◆ **Aim of the task**
In the data below, set down exactly the lines from the one containing "sample: Choroid plexus" up to and including the one containing "sample: CRL-1474". Leave the pictures out.

BEGIN Task inputs

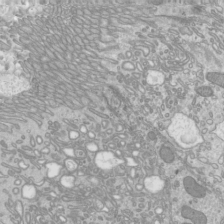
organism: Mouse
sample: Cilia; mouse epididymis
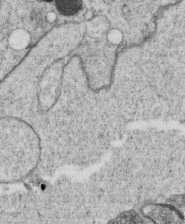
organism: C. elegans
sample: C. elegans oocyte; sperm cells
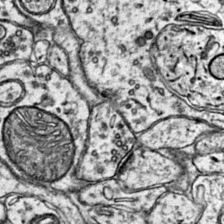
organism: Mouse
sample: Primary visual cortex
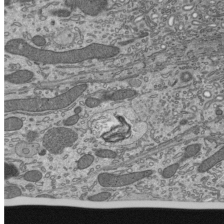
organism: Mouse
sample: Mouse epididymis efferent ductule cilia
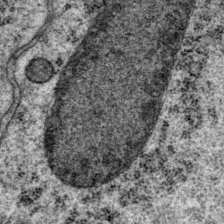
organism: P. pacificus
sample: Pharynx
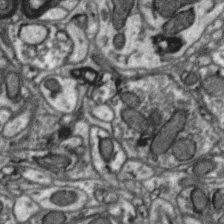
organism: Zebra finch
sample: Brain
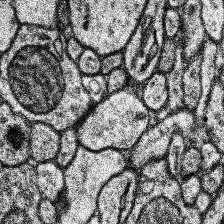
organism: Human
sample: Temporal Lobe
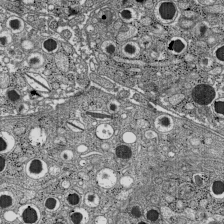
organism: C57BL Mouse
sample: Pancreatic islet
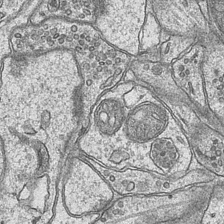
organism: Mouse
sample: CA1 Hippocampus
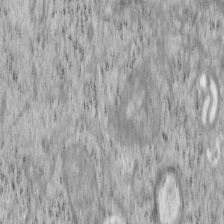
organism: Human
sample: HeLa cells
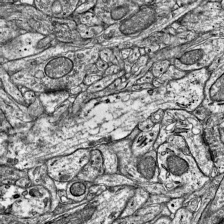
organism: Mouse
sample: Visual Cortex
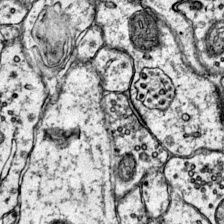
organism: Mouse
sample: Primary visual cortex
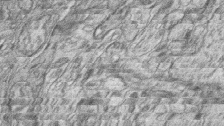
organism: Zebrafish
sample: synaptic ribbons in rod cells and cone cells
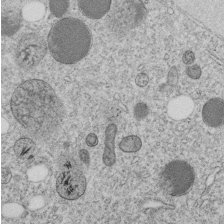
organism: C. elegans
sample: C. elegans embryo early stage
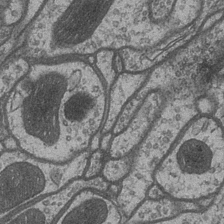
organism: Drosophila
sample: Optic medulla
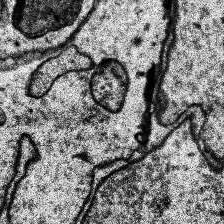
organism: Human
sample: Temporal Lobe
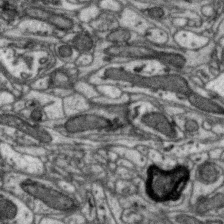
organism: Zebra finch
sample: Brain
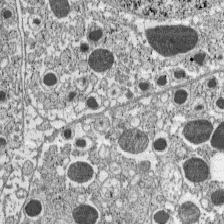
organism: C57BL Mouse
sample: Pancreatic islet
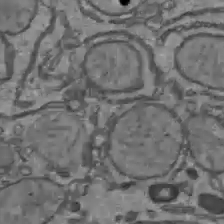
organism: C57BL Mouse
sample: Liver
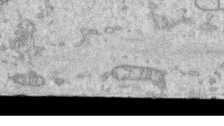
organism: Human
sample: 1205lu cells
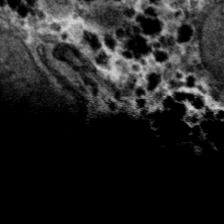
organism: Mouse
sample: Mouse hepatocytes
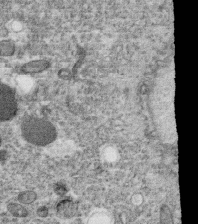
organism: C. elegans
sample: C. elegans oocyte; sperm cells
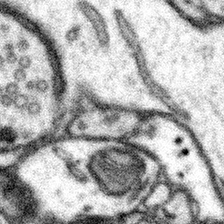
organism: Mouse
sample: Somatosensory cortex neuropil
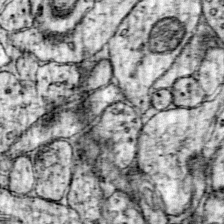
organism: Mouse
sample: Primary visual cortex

END Task inputs
BEGIN Task inputs

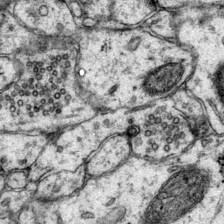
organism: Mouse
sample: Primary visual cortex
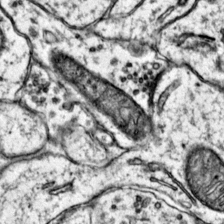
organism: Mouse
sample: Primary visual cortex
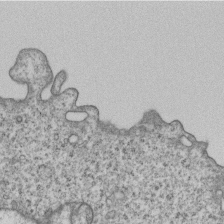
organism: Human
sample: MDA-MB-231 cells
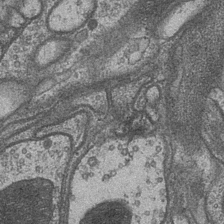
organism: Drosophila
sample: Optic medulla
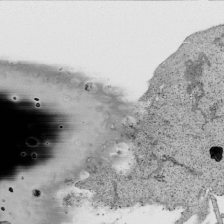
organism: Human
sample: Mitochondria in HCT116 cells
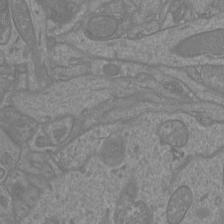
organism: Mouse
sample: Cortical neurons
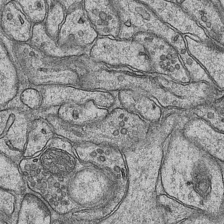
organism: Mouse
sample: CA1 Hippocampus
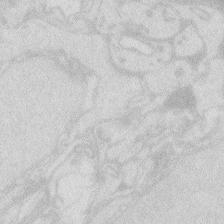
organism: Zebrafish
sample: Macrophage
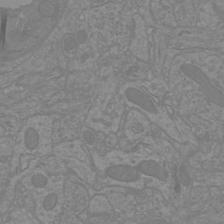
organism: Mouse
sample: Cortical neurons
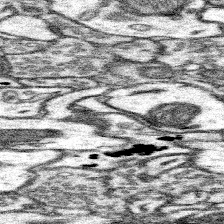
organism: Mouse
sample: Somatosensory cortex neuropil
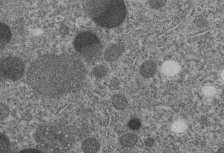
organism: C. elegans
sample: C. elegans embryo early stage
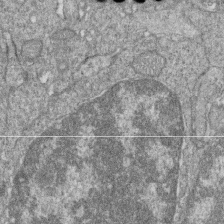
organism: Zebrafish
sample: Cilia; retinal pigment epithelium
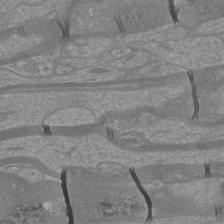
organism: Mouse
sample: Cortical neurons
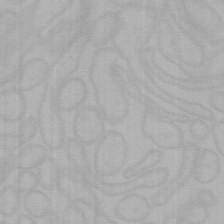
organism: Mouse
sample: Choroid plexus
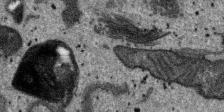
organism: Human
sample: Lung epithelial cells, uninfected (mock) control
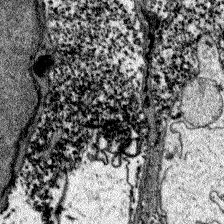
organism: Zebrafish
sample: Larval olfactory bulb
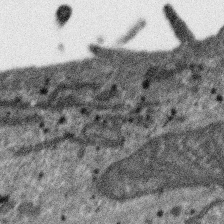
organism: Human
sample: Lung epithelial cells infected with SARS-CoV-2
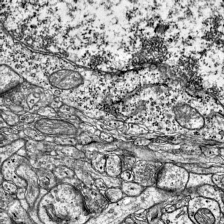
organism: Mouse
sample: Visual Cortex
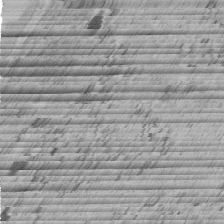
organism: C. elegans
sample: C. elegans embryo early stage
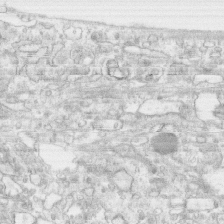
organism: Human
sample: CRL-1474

END Task inputs

◆ **Expected answer**
sample: Choroid plexus
organism: Human
sample: Lung epithelial cells, uninfected (mock) control
organism: Zebrafish
sample: Larval olfactory bulb
organism: Human
sample: Lung epithelial cells infected with SARS-CoV-2
organism: Mouse
sample: Visual Cortex
organism: C. elegans
sample: C. elegans embryo early stage
organism: Human
sample: CRL-1474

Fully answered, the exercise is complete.